How can you know which it is? Talk to the Lord the way David did.
2 Samuel 21:1 Now there was a famine in the days of David for three years, year after year; and David inquired of the Lord. And the Lord answered, “It is because of Saul and his bloodthirsty house, because he killed the Gibeonites.”
The last chapters of Second Samuel are probably out of order chronologically. They are like an addendum that gives us additional information about David’s reign. We’re not sure, therefore, exactly when this famine occurred – whether it was early or later in David’s reign. It was probably earlier.
It wasn’t until the third year of the famine that David considered that the cause might be spiritual. Rather than criticize his sluggishness we should recognize that we, too, are capable of overlooking the fact there may be a cause, a reason, why our spiritual lives seem to be hindered. In fact we have a strange tendency to settle for less in our walk with the Lord.

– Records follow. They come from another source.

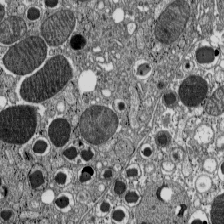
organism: C57BL Mouse
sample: Pancreatic islet
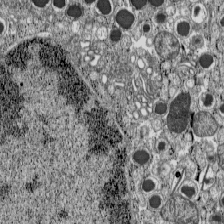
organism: C57BL Mouse
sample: Pancreatic islet
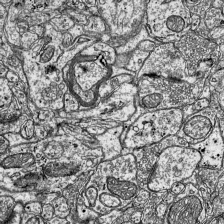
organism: Mouse
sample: Visual Cortex
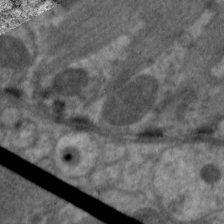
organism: C. elegans
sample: Pharynx
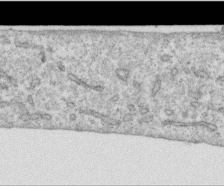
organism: Human
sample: Centriole in RPE cells
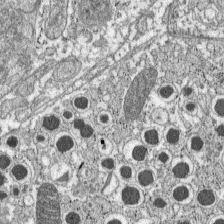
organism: C57BL Mouse
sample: Pancreatic islet
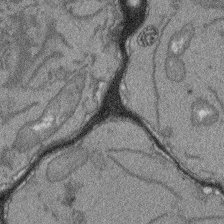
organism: Arabidopsis thaliana
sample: Root tip
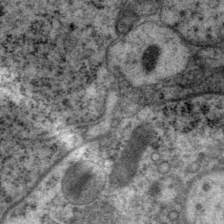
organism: P. pacificus
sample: Pharynx
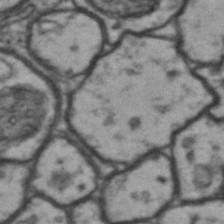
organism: Drosophila
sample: Brain
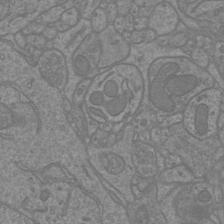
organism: Mouse
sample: Cortical neurons
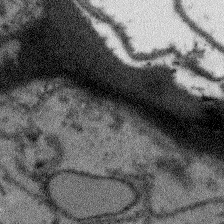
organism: Arabidopsis thaliana
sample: Root tip
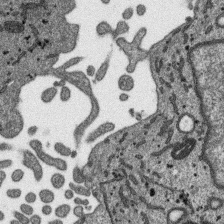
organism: Human
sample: Lung epithelial cells infected with SARS-CoV-2
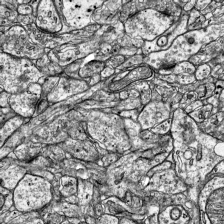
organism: Mouse
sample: Visual Cortex
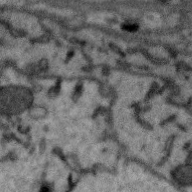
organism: Zebra finch
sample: Brain
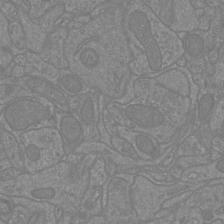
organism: Mouse
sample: Cortical neurons
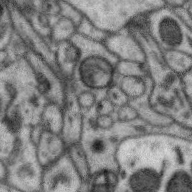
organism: Zebra finch
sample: Brain
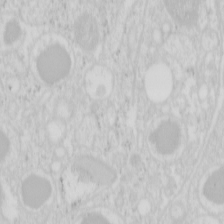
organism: Mouse
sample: Pancreas
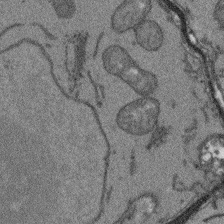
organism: Arabidopsis thaliana
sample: Root tip
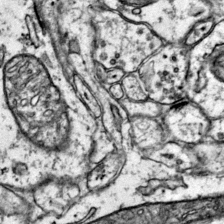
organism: Mouse
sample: Primary visual cortex
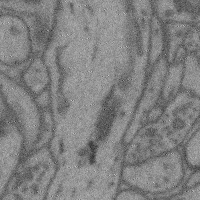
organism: Mouse
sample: Cerebral cortex
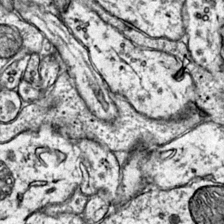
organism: Mouse
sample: Primary visual cortex
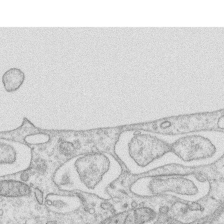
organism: Human
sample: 1205lu cells
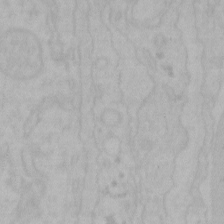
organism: Mouse
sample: Choroid plexus
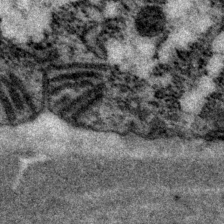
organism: P. pacificus
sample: Pharynx
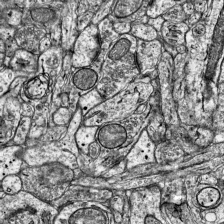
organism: Mouse
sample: Visual Cortex
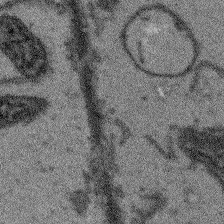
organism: Arabidopsis thaliana
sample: Root tip
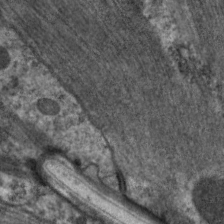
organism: C. elegans
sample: Pharynx
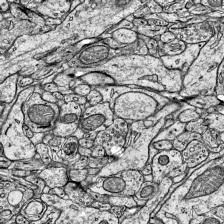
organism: Mouse
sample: Visual Cortex
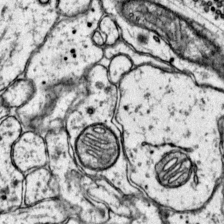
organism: Mouse
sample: Primary visual cortex
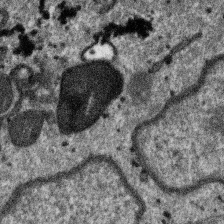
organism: Human
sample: Lung epithelial cells infected with SARS-CoV-2
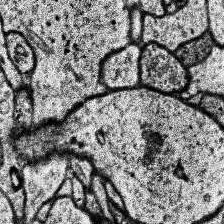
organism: Human
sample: Temporal Lobe
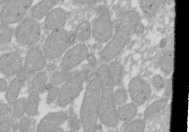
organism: Xenopus
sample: Cilia; centrioles in frog embryo cells
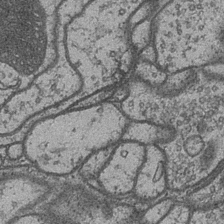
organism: Drosophila
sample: Optic medulla
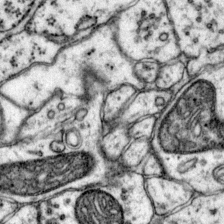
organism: Mouse
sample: Primary visual cortex
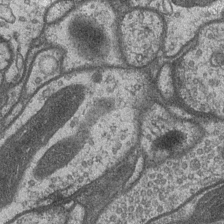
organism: Drosophila
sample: Optic medulla
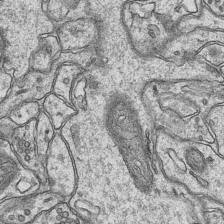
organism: Mouse
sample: CA1 Hippocampus
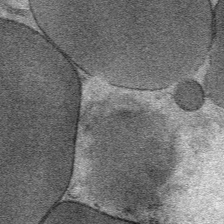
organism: Mouse
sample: Mouse Salivary gland
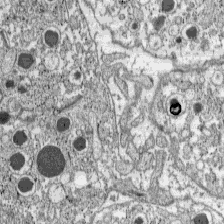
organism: C57BL Mouse
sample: Pancreatic islet
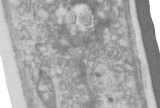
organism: Human
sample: Centriole in RPE cells
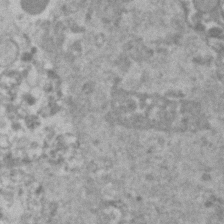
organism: Human
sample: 1205lu cells

We like to be comfortable, to have everything scheduled and under control.
If there’s one thing you can glean from studying the ministry of Jesus and, later, His followers, it’s that you should expect the unexpected to be the norm.

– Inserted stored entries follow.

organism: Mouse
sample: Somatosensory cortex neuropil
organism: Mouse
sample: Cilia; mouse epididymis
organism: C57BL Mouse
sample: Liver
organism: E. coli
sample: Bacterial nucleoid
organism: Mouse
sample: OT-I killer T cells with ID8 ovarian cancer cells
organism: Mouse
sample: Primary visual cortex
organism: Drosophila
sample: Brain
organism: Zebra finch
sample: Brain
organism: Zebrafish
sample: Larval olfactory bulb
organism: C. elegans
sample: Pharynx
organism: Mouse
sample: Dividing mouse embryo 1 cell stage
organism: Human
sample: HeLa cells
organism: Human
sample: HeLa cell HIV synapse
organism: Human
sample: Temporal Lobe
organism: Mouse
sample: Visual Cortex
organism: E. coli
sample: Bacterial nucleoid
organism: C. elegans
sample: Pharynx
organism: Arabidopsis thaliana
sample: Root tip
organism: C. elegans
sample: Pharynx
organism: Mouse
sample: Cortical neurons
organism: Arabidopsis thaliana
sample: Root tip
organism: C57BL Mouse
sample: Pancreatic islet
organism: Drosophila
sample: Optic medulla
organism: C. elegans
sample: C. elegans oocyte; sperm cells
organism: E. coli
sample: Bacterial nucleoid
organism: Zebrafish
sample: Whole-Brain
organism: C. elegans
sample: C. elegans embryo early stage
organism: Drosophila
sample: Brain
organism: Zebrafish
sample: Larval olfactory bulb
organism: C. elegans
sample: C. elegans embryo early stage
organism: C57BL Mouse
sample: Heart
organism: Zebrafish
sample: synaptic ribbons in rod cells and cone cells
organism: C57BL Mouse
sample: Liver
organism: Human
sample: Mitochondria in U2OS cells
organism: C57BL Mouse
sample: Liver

The important thing is that God is willing and waiting to reveal to us the condition of our hearts if we will seek Him. He can tell us if we are famished panters after the watering brook, or if we are in the midst of a famine of our own making.
The famine in Israel was the result of King Saul’s cruel dealings with the Gibeonites. Their story is recorded in the Book of Joshua. Some 400 years earlier they had deceived Joshua into letting them live during the conquest of the Promised Land. Joshua swore an oath to them and, even though for their part they lied, the Israelites were bound to the oath. The Gibeonites became their servants but were to be treated kindly.

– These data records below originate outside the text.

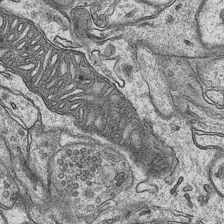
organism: Mouse
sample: CA1 Hippocampus
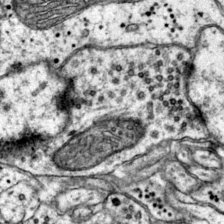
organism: Mouse
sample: Primary visual cortex
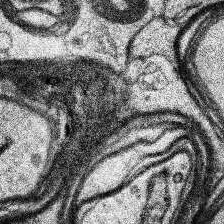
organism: Human
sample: Temporal Lobe
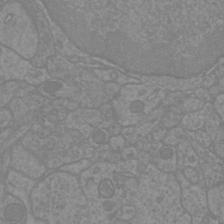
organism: Mouse
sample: Cortical neurons
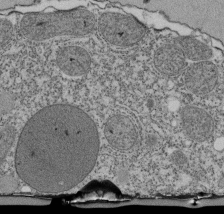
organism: Tetrahymena
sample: Cilia in tetrahymena
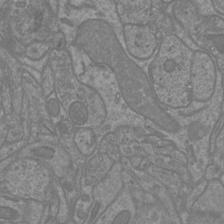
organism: Mouse
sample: Cortical neurons
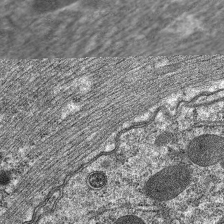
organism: C. elegans
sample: Pharynx
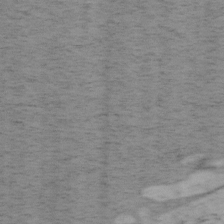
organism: Mouse
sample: OT-I killer T cells with ID8 ovarian cancer cells
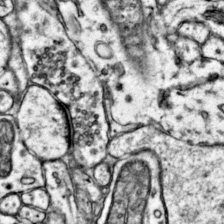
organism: Mouse
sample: Primary visual cortex
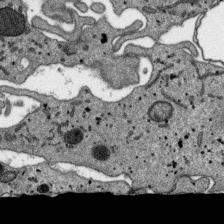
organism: Human
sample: Lung epithelial cells, uninfected (mock) control
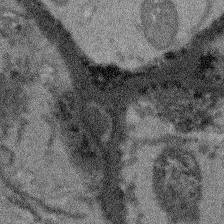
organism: Arabidopsis thaliana
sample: Root tip
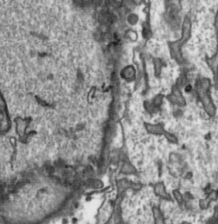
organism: Toxoplasma gondii
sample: Parasites in a vacuole inside a host cell
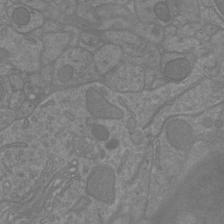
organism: Mouse
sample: Cortical neurons
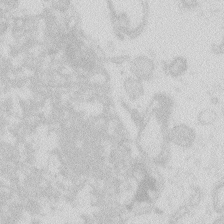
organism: Zebrafish
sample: Macrophage
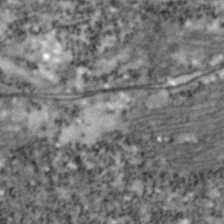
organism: Zebrafish
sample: Zebrafish embryo
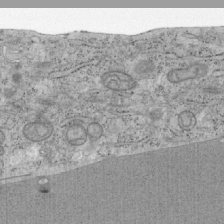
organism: Human
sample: HeLa cells
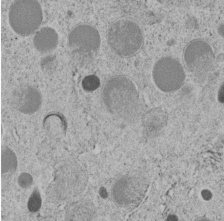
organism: C. elegans
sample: C. elegans embryo early stage
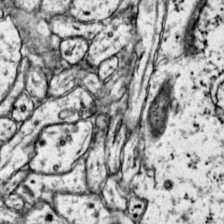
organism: Mouse
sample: Primary visual cortex
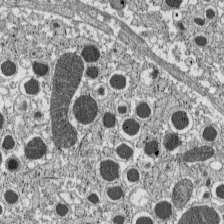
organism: C57BL Mouse
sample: Pancreatic islet
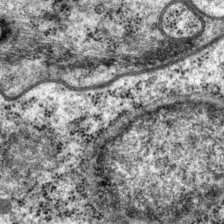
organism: P. pacificus
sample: Pharynx
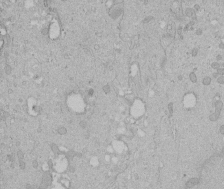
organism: Human
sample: Melanocyte Keratinocyte synapse skin construct
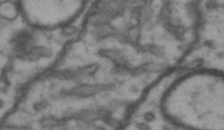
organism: Drosophila
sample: Brain
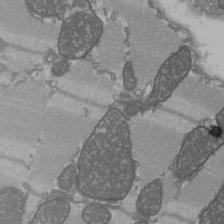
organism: C57BL Mouse
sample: Heart
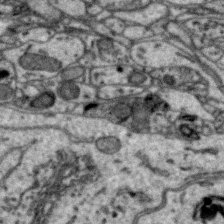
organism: Zebra finch
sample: Brain
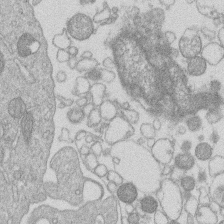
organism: Human
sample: Macrophage cells
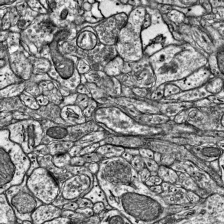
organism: Mouse
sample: Visual Cortex
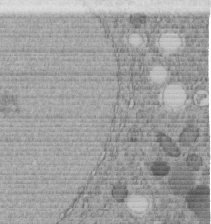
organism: C. elegans
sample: C. elegans embryo early stage
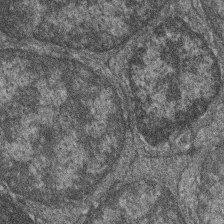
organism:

2 Samuel 21:2 So the king called the Gibeonites and spoke to them. Now the Gibeonites were not of the children of Israel, but of the remnant of the Amorites; the children of Israel had sworn protection to them, but Saul had sought to kill them in his zeal for the children of Israel and Judah.
During his reign Saul killed Gibeonites to appropriate and redistribute their land and wealth. Saul ought to have been killing Philistines or Amalekites. He abandoned his mission and it created a void that he ended up filling with something that was counterproductive.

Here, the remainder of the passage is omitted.